Chilling footage of families with young children camped in the snow and sleeping rough in the woods on the borders of Europe are yet another call on men and women of goodwill to show generosity and openness and nurture a culture of encounter.
Cardinal Hollerich says it is not enough to have good and fair legislation to face the migration challenge properly. Pope Francis, he adds, points to the way “when he speaks about welcoming, protecting, promoting and integrating people.”
It is all very well and very important, he notes, to have good channels and processes aimed at safeguarding rights and spelling out duties, but “it also important to have a personal openness to our brothers and sisters in need.”

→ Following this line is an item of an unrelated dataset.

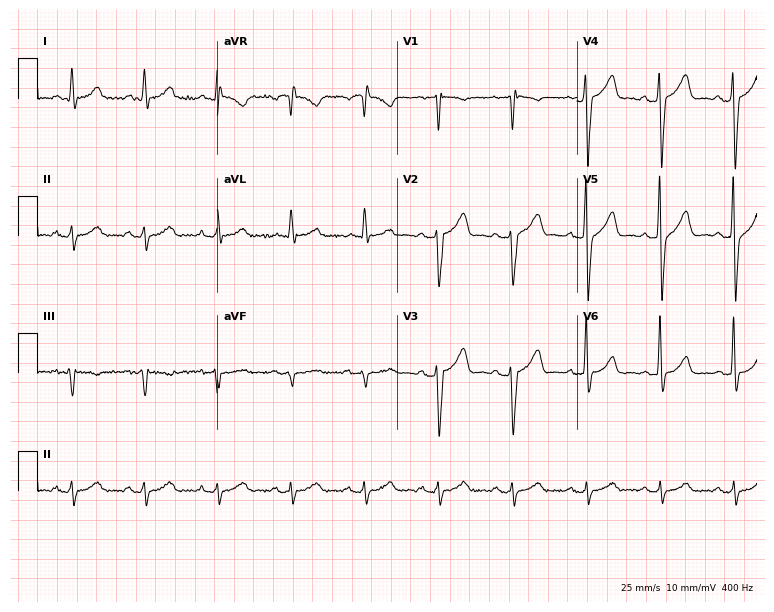
ECG (7.3-second recording at 400 Hz) — a man, 60 years old. Screened for six findings — first-degree AV block, right bundle branch block, left bundle branch block, sinus bradycardia, atrial fibrillation, sinus tachycardia — none is recorded.

“We need more generosity, willingness to know better other human beings. We need open hearts and minds; we need a new cultural context which is less divisive and doesn’t polarize perspectives. We need a culture of encounter. If we have that and if the citizens of the European Union have such a culture, politics will follow.”

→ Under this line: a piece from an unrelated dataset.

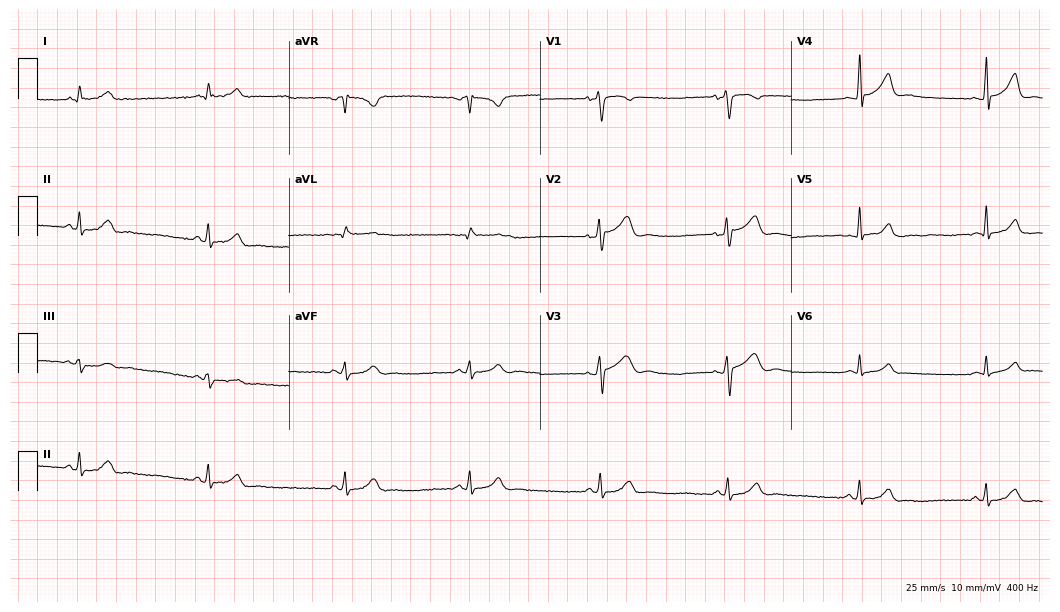
ECG (10.2-second recording at 400 Hz) — a 29-year-old male patient. Labelled as a normal ECG.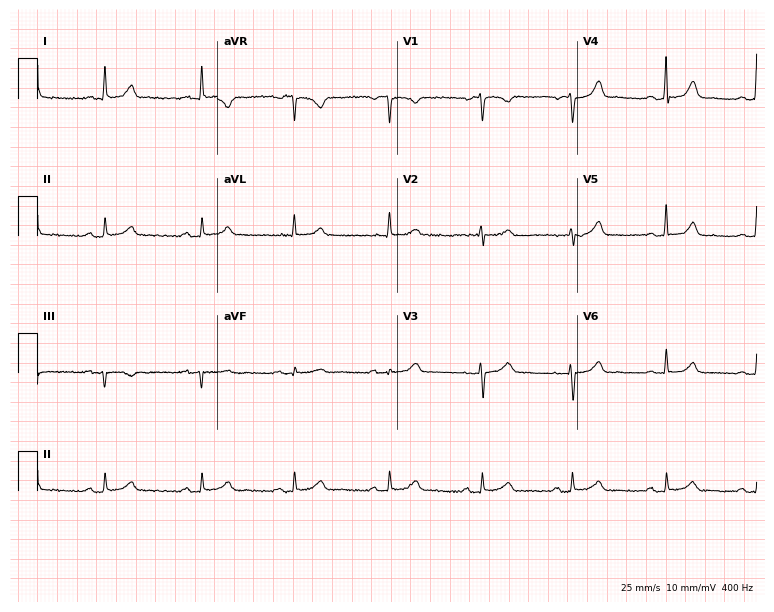
Electrocardiogram (7.3-second recording at 400 Hz), a 60-year-old woman. Overall reading on record: normal ECG.

Using migrants as political instruments is a sin
Asked about the role of the Catholic Church in this precarious balance between some EU member states, Cardinal Hollerich said the Catholic Church must promote mutual understanding and the common good.

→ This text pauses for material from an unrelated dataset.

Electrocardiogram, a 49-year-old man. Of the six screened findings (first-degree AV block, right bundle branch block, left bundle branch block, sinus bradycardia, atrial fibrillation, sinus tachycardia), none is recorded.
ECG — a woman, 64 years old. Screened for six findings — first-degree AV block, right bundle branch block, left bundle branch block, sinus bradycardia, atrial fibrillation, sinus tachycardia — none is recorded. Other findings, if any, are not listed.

He also decried the use of human beings in a political game saying that to use migrants as instruments “is like the original sin.”
“To use human beings as instruments is something terrible. We need to unite on common humanitarian principles, and we need to come back to basic ethical principles that should be shared by political and social leaders in the European Union,” he said.
Pointing out that migrants are not just statistics, but persons entitled to full respect for their fundamental rights and their human dignity, he quoted the Pope’s reiterated warning that the Mediterranean Sea is becoming a huge cemetery, and said Europe’s borders are running the same risk.
EU borders risk becoming a cemetery
“Now we risk to have the EU borders becoming a huge cemetery,” Hollerich noted, adding that as a European, it would feel terrible living in a “European Union which is surrounded by cemeteries of people who wanted to share our way of life.”
The Church, he said, “is an expert in humanity” and we should take orientation from its Social Doctrine, “also in this sensitive area.”
“We cannot forget our principles when we see people in need,” the Cardinal continued explaining that the Catholic Church has play the role of bridge-building, of promoting mutual understanding, taking into account the concerns of everyone, “always promoting the common good, locally and universally.”
Peace in Europe
Finally, Cardinal Hollerich said, “this humanitarian crisis should be solved in a humanitarian way” always paying attention never to put peace in Europe into danger.